**EXERCISE**. Every entry needs to be given again exactly as it reads.

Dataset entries
========================================
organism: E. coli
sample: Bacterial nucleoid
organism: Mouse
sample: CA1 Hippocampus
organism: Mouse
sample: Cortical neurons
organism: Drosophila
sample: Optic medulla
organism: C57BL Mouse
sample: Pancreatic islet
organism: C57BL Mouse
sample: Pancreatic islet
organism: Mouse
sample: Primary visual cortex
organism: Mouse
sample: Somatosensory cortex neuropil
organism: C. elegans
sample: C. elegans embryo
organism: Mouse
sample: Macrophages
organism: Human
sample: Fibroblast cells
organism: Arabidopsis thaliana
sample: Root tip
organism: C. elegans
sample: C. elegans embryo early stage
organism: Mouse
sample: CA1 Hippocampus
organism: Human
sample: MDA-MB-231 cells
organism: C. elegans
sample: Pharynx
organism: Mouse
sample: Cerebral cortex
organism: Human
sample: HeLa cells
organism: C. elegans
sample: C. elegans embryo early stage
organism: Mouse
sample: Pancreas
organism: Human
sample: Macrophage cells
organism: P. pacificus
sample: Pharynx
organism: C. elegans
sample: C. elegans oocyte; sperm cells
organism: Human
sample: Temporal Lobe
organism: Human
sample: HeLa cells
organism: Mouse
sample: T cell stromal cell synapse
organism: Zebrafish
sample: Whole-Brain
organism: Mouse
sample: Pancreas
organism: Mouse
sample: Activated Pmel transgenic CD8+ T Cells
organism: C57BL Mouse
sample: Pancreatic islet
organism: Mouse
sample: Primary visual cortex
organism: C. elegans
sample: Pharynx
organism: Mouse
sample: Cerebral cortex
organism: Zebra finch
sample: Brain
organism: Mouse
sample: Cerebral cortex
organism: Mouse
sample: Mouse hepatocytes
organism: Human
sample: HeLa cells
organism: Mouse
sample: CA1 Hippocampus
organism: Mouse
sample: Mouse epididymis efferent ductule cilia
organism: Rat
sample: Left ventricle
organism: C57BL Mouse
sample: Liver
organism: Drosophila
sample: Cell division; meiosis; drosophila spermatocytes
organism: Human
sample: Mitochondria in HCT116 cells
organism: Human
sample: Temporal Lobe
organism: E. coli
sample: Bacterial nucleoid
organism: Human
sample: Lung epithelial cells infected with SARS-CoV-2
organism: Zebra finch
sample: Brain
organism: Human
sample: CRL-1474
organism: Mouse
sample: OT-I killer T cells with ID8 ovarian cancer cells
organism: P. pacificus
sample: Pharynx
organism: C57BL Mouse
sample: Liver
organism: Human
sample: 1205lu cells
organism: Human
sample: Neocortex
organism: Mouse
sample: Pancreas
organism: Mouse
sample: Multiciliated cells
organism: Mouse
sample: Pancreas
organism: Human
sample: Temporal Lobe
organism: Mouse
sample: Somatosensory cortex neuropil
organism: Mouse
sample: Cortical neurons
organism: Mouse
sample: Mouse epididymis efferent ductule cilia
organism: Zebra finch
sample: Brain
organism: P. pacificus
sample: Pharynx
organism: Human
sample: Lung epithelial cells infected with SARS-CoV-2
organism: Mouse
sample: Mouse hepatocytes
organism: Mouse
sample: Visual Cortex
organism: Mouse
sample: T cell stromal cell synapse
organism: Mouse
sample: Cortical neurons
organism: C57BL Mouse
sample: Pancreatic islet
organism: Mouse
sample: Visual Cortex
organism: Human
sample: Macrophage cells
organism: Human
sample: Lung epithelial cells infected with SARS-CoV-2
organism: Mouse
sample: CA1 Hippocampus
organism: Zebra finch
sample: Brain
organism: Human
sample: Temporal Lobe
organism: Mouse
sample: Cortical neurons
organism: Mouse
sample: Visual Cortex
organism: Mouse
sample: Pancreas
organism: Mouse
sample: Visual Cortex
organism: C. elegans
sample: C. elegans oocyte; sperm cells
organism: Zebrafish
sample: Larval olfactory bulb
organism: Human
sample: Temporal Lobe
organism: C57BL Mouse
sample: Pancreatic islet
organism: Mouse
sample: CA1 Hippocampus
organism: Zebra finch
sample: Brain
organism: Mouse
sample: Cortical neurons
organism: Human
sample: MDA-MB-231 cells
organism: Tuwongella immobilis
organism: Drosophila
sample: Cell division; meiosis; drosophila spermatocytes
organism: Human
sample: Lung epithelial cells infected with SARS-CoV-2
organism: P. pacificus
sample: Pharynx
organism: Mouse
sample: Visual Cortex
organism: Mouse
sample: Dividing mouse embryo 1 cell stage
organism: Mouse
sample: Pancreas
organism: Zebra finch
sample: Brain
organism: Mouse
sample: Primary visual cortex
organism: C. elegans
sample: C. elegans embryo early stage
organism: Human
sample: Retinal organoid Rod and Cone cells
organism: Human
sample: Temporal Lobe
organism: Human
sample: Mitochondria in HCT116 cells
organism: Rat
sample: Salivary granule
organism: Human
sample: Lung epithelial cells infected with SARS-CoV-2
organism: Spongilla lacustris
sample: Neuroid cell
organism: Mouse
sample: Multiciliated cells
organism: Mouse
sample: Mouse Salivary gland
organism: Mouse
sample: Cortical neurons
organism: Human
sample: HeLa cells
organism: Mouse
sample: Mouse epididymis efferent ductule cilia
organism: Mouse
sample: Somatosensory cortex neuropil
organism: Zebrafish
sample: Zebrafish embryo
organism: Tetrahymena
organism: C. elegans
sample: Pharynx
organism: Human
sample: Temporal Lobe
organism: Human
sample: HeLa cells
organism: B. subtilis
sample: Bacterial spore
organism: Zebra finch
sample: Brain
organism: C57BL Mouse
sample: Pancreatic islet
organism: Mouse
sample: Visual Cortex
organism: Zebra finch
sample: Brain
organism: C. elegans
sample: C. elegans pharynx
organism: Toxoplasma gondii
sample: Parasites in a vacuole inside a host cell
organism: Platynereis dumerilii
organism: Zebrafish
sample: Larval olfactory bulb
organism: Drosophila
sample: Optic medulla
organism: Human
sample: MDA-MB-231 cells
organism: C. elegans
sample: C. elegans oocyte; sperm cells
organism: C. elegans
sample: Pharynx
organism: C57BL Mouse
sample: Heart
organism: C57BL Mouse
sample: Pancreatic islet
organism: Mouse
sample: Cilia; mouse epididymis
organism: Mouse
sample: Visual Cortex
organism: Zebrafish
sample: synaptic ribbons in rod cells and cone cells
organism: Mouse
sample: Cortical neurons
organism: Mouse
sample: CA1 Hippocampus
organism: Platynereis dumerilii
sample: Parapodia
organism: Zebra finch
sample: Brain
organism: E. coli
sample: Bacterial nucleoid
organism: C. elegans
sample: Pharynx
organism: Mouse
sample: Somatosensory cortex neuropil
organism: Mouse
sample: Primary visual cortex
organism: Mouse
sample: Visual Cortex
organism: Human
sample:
========================================
**ANSWER SPACE**.
organism: E. coli
sample: Bacterial nucleoid
organism: Mouse
sample: CA1 Hippocampus
organism: Mouse
sample: Cortical neurons
organism: Drosophila
sample: Optic medulla
organism: C57BL Mouse
sample: Pancreatic islet
organism: C57BL Mouse
sample: Pancreatic islet
organism: Mouse
sample: Primary visual cortex
organism: Mouse
sample: Somatosensory cortex neuropil
organism: C. elegans
sample: C. elegans embryo
organism: Mouse
sample: Macrophages
organism: Human
sample: Fibroblast cells
organism: Arabidopsis thaliana
sample: Root tip
organism: C. elegans
sample: C. elegans embryo early stage
organism: Mouse
sample: CA1 Hippocampus
organism: Human
sample: MDA-MB-231 cells
organism: C. elegans
sample: Pharynx
organism: Mouse
sample: Cerebral cortex
organism: Human
sample: HeLa cells
organism: C. elegans
sample: C. elegans embryo early stage
organism: Mouse
sample: Pancreas
organism: Human
sample: Macrophage cells
organism: P. pacificus
sample: Pharynx
organism: C. elegans
sample: C. elegans oocyte; sperm cells
organism: Human
sample: Temporal Lobe
organism: Human
sample: HeLa cells
organism: Mouse
sample: T cell stromal cell synapse
organism: Zebrafish
sample: Whole-Brain
organism: Mouse
sample: Pancreas
organism: Mouse
sample: Activated Pmel transgenic CD8+ T Cells
organism: C57BL Mouse
sample: Pancreatic islet
organism: Mouse
sample: Primary visual cortex
organism: C. elegans
sample: Pharynx
organism: Mouse
sample: Cerebral cortex
organism: Zebra finch
sample: Brain
organism: Mouse
sample: Cerebral cortex
organism: Mouse
sample: Mouse hepatocytes
organism: Human
sample: HeLa cells
organism: Mouse
sample: CA1 Hippocampus
organism: Mouse
sample: Mouse epididymis efferent ductule cilia
organism: Rat
sample: Left ventricle
organism: C57BL Mouse
sample: Liver
organism: Drosophila
sample: Cell division; meiosis; drosophila spermatocytes
organism: Human
sample: Mitochondria in HCT116 cells
organism: Human
sample: Temporal Lobe
organism: E. coli
sample: Bacterial nucleoid
organism: Human
sample: Lung epithelial cells infected with SARS-CoV-2
organism: Zebra finch
sample: Brain
organism: Human
sample: CRL-1474
organism: Mouse
sample: OT-I killer T cells with ID8 ovarian cancer cells
organism: P. pacificus
sample: Pharynx
organism: C57BL Mouse
sample: Liver
organism: Human
sample: 1205lu cells
organism: Human
sample: Neocortex
organism: Mouse
sample: Pancreas
organism: Mouse
sample: Multiciliated cells
organism: Mouse
sample: Pancreas
organism: Human
sample: Temporal Lobe
organism: Mouse
sample: Somatosensory cortex neuropil
organism: Mouse
sample: Cortical neurons
organism: Mouse
sample: Mouse epididymis efferent ductule cilia
organism: Zebra finch
sample: Brain
organism: P. pacificus
sample: Pharynx
organism: Human
sample: Lung epithelial cells infected with SARS-CoV-2
organism: Mouse
sample: Mouse hepatocytes
organism: Mouse
sample: Visual Cortex
organism: Mouse
sample: T cell stromal cell synapse
organism: Mouse
sample: Cortical neurons
organism: C57BL Mouse
sample: Pancreatic islet
organism: Mouse
sample: Visual Cortex
organism: Human
sample: Macrophage cells
organism: Human
sample: Lung epithelial cells infected with SARS-CoV-2
organism: Mouse
sample: CA1 Hippocampus
organism: Zebra finch
sample: Brain
organism: Human
sample: Temporal Lobe
organism: Mouse
sample: Cortical neurons
organism: Mouse
sample: Visual Cortex
organism: Mouse
sample: Pancreas
organism: Mouse
sample: Visual Cortex
organism: C. elegans
sample: C. elegans oocyte; sperm cells
organism: Zebrafish
sample: Larval olfactory bulb
organism: Human
sample: Temporal Lobe
organism: C57BL Mouse
sample: Pancreatic islet
organism: Mouse
sample: CA1 Hippocampus
organism: Zebra finch
sample: Brain
organism: Mouse
sample: Cortical neurons
organism: Human
sample: MDA-MB-231 cells
organism: Tuwongella immobilis
organism: Drosophila
sample: Cell division; meiosis; drosophila spermatocytes
organism: Human
sample: Lung epithelial cells infected with SARS-CoV-2
organism: P. pacificus
sample: Pharynx
organism: Mouse
sample: Visual Cortex
organism: Mouse
sample: Dividing mouse embryo 1 cell stage
organism: Mouse
sample: Pancreas
organism: Zebra finch
sample: Brain
organism: Mouse
sample: Primary visual cortex
organism: C. elegans
sample: C. elegans embryo early stage
organism: Human
sample: Retinal organoid Rod and Cone cells
organism: Human
sample: Temporal Lobe
organism: Human
sample: Mitochondria in HCT116 cells
organism: Rat
sample: Salivary granule
organism: Human
sample: Lung epithelial cells infected with SARS-CoV-2
organism: Spongilla lacustris
sample: Neuroid cell
organism: Mouse
sample: Multiciliated cells
organism: Mouse
sample: Mouse Salivary gland
organism: Mouse
sample: Cortical neurons
organism: Human
sample: HeLa cells
organism: Mouse
sample: Mouse epididymis efferent ductule cilia
organism: Mouse
sample: Somatosensory cortex neuropil
organism: Zebrafish
sample: Zebrafish embryo
organism: Tetrahymena
organism: C. elegans
sample: Pharynx
organism: Human
sample: Temporal Lobe
organism: Human
sample: HeLa cells
organism: B. subtilis
sample: Bacterial spore
organism: Zebra finch
sample: Brain
organism: C57BL Mouse
sample: Pancreatic islet
organism: Mouse
sample: Visual Cortex
organism: Zebra finch
sample: Brain
organism: C. elegans
sample: C. elegans pharynx
organism: Toxoplasma gondii
sample: Parasites in a vacuole inside a host cell
organism: Platynereis dumerilii
organism: Zebrafish
sample: Larval olfactory bulb
organism: Drosophila
sample: Optic medulla
organism: Human
sample: MDA-MB-231 cells
organism: C. elegans
sample: C. elegans oocyte; sperm cells
organism: C. elegans
sample: Pharynx
organism: C57BL Mouse
sample: Heart
organism: C57BL Mouse
sample: Pancreatic islet
organism: Mouse
sample: Cilia; mouse epididymis
organism: Mouse
sample: Visual Cortex
organism: Zebrafish
sample: synaptic ribbons in rod cells and cone cells
organism: Mouse
sample: Cortical neurons
organism: Mouse
sample: CA1 Hippocampus
organism: Platynereis dumerilii
sample: Parapodia
organism: Zebra finch
sample: Brain
organism: E. coli
sample: Bacterial nucleoid
organism: C. elegans
sample: Pharynx
organism: Mouse
sample: Somatosensory cortex neuropil
organism: Mouse
sample: Primary visual cortex
organism: Mouse
sample: Visual Cortex
organism: Human
sample:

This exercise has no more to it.